I appreciate your great support as always. I have a dataset with Customer vertices and Order vertices and these are connected in the following way

(Customer) --[:PURCHASED]--> (Order)

and no edges going from Order to Customer.

Now I would like to find out what the minimum, maximum and average amount of Orders per Customer are and perform the following query.

``````MATCH (c:Customer) WITH
SIZE([(c)--(o:Order) | o]) AS amount
RETURN min(amount), max(amount), avg(amount)``````

This works perfectly fine. However, I would like to know if I can speed things up as the Customer vertices have the property 'customerID' which is unique and I have enforced a uniqueness constraint with respective index on 'customerID' for Customer vertices.

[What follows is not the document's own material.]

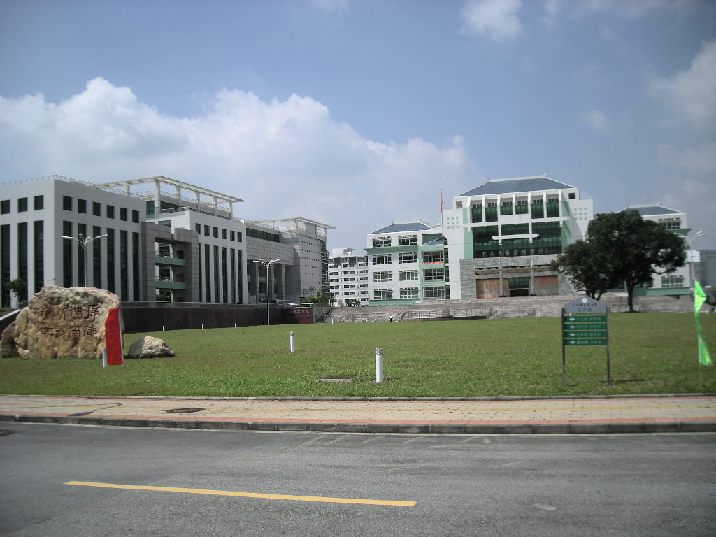 广州中医药大学大学城校区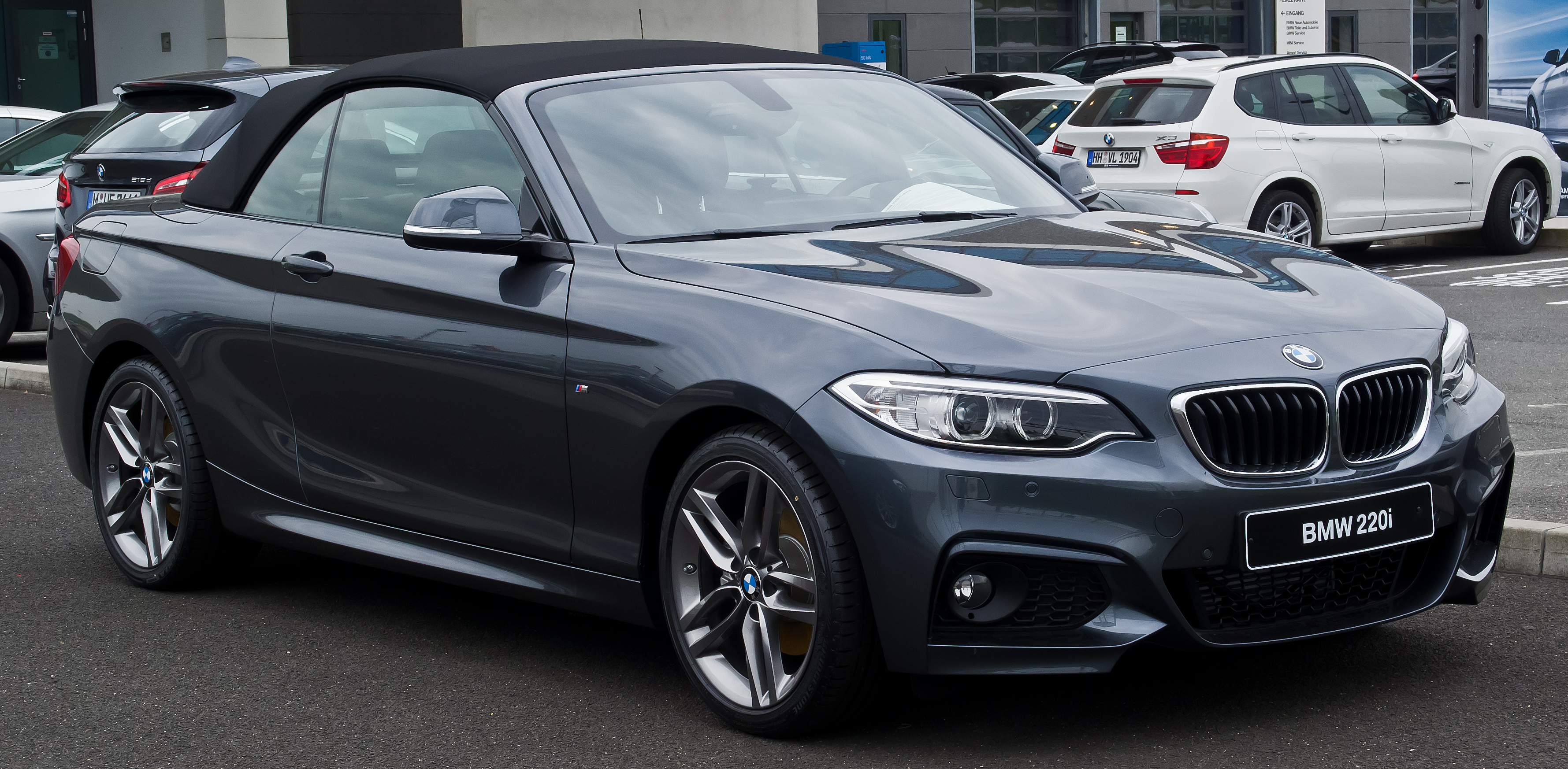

I have tried several approaches, but cannot quite get there and I am not even sure if this is possible.

Thank you very much for any help.

Best,

Philipp

3 REPLIES 3
Ninja

MATCH (c:Customer)
WITH size((c)-[:PURCHASED]->()) AS outdegree
RETURN min(outdegree) AS min, max(outdegree) AS max, avg(outdegree) AS avg

DO NOT specify a label in the size function while using a pattern for this use case, otherwise Neo4j won't be able to use the internal outgoing relationship counter in each customer node.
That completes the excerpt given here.